INCOME QUALIFICATION

Introduction: I have worked on this project titled “Income Qualification” to fulfil mandatory criteria towards “Machine Learning” module of my PGP in Data Science course from Simplilearn.

Objective: To identify the level of income qualification needed for the families for social welfare program in Latin America.

Many social programs have a hard time ensuring that the right people are given enough aid. It’s tricky when a program focuses on the poorest segment of the population. This segment of the population can’t provide the necessary income and expense records to prove that they qualify.

In Latin America, a popular method called Proxy Means Test (PMT) uses an algorithm to verify income qualification. With PMT, agencies use a model that considers a family’s observable household attributes like the material of their walls and ceiling or the assets found in their homes to classify them and predict their level of need. While this is an improvement, accuracy remains a problem as the region’s population grows and poverty declines.

The Inter-American Development Bank (IDB) believes that new methods beyond traditional econometrics, based on a dataset of Costa Rican household characteristics, might help improve PMT’s performance. I used RandomForestClassifier in Python to create model for predicting income level and used GridSearchCV to improve model performance.

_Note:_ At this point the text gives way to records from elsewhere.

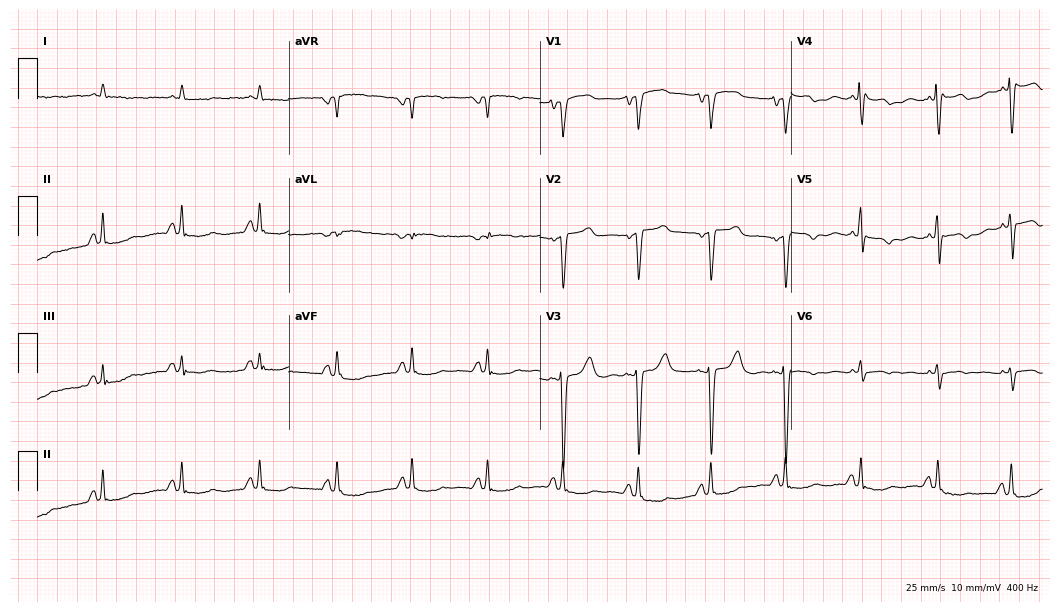
12-lead ECG from a female, 73 years old. Screened for six findings — first-degree AV block, right bundle branch block, left bundle branch block, sinus bradycardia, atrial fibrillation, sinus tachycardia — none is recorded. Other findings, if any, are not listed.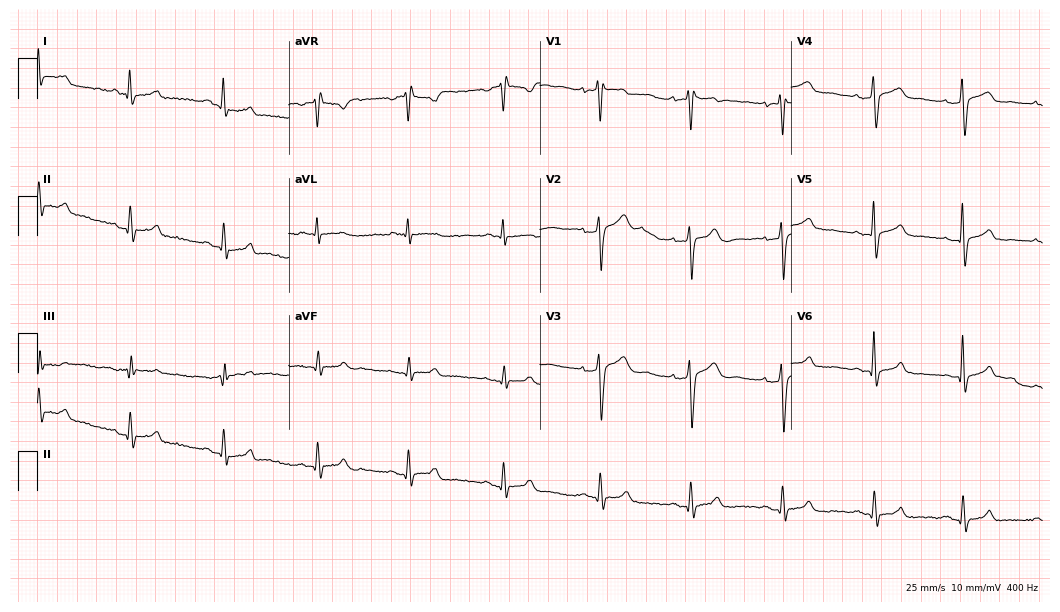
12-lead ECG from a male patient, 36 years old. Labelled as a normal ECG.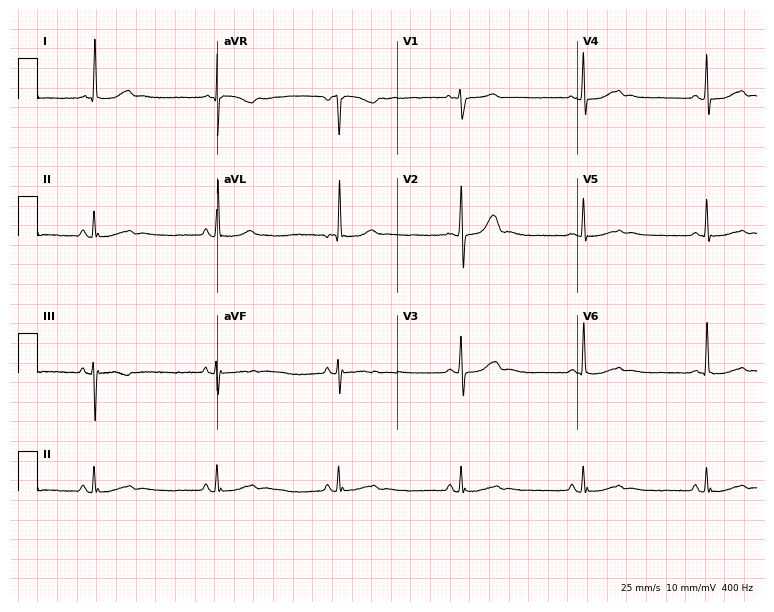
Resting 12-lead electrocardiogram. Patient: a 79-year-old female. The tracing shows sinus bradycardia (a sinus rate of 50 beats per minute or less).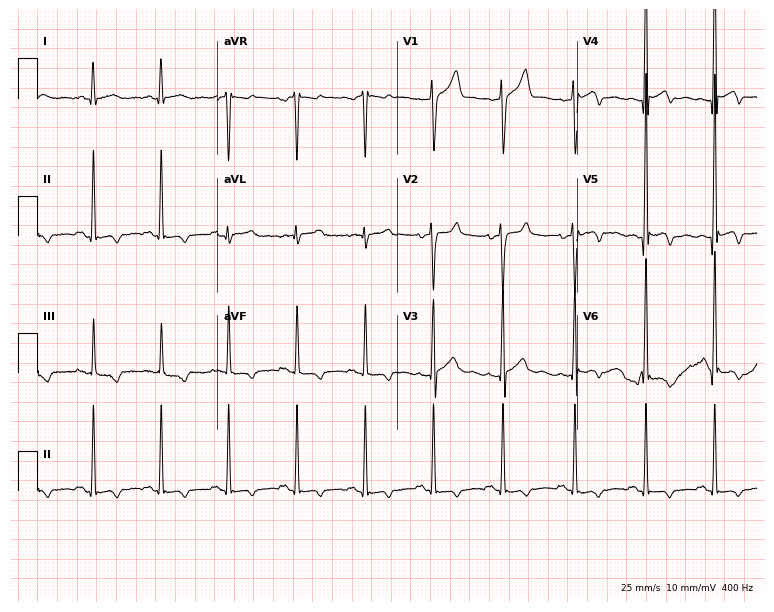
Resting 12-lead electrocardiogram (7.3-second recording at 400 Hz). Patient: a 57-year-old male. None of these six findings is recorded: first-degree AV block, right bundle branch block, left bundle branch block, sinus bradycardia, atrial fibrillation, sinus tachycardia.

I also used Matplotlib and Seaborn to visualize data.

Project Description:

Understand input dataset since dataset is huge and contains 143 columns and 9557 observations altogether in training data provided.
Pre-processing of data including missing value treatment in various columns.
Checking and dropping one of the highly correlated feature pairs in household and individual features in dataset.
Convert object type variables into numerical data.
Creating Machine Learning model with Random Forest Classifier.
Evaluate performance of model using various metrics such as confusion matrix and classification report.
Improving model performance using GridSearchCV.
Finally finding important features among predictor and their importance in model performance.

Tools used: This project was done in Python language and popular libraries like Pandas, Numpy, Matplotlib, Seaborn, RandomForest Classifier, GridSearchCV were used in this project.